The Central Committee Bureau Abroad (C.C.B.A.) was set, up by the plenum of the Central Committee of the R.S.D.L.P. in August 1908 as the general representative body of the Party abroad, subordinate and accountable to the Russian Bureau of the Central Committee. Shortly after the January plenum, a liquidationist majority developed among the members of the C.C.B.A., and the C.C.B.A. became a centre for mobilising anti-Party forces. The liquidationist tactics of the C.C.B.A. compelled the Leninist Bolsheviks to recall their representative from it in May 1911. A little later the representatives of the Polish and Lettish Social-Democrats were recalled.
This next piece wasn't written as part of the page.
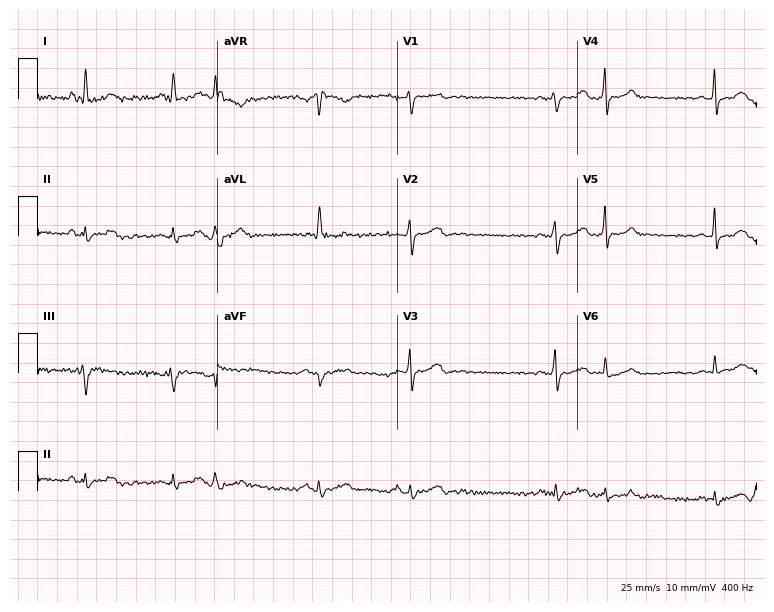
12-lead ECG from a female patient, 57 years old. No first-degree AV block, right bundle branch block, left bundle branch block, sinus bradycardia, atrial fibrillation or sinus tachycardia recorded for this tracing.
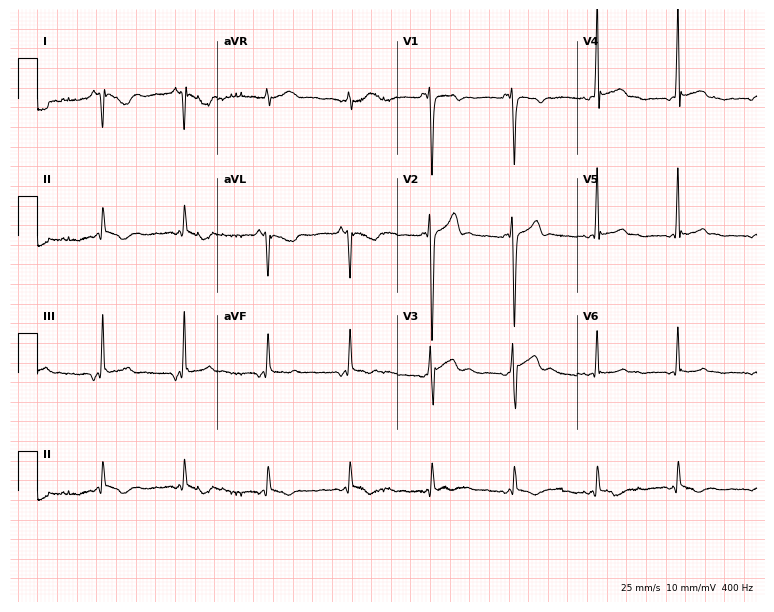
Electrocardiogram (7.3-second recording at 400 Hz), a male, 17 years old. Of the six screened findings (first-degree AV block, right bundle branch block (RBBB), left bundle branch block (LBBB), sinus bradycardia, atrial fibrillation (AF), sinus tachycardia), none is recorded.

In January 1912 the C.C.B.A. dissolved itself.
[8]
The reference is to the "Open Letter" advocating liquidationist views, signed by the Mensheviks: Avgustovsky—S. 0. Tsederbaum-Yezhov; Anton—M. S. Makadzyub; Vadim—V. K. Ikov; V. Petrova—L. N. Radchenko; Georgy—B. S. Tseitlin-Batursky; Georg—V. 0. Tsederbaum- Levitsky; Yevg. Ha-az—V. A. Gutovsky-Mayevsky; Kramolnikov—G. I. Prigorny; D. Koltsov—B. A. Ginsburg; Nat. Mikhailova—R. S. Galbershtadt; Roman—K. M. Yermolayev; Romul—M. L. Kheisin; Solomonov—S. I. Portugeis; Cherevanin—F. A. Lipkin; Yuri—P. A, Bronshtein; Y. P-y—Y. A. Piletsky.
[9]
Mikhail—the Menshevik liquidator I. A. Isuv.
[10]
"One of the C.C. members operating in Russia"—V. P. Nogin.
Written: March 11 (24) 1910.
Published: between March 12–16 (25-29) as a separate print from the newspaper Sotsial-Demokrat No. 12. Published according to the text in Sotsial-Demokrat, checked with the text of the separate reprint.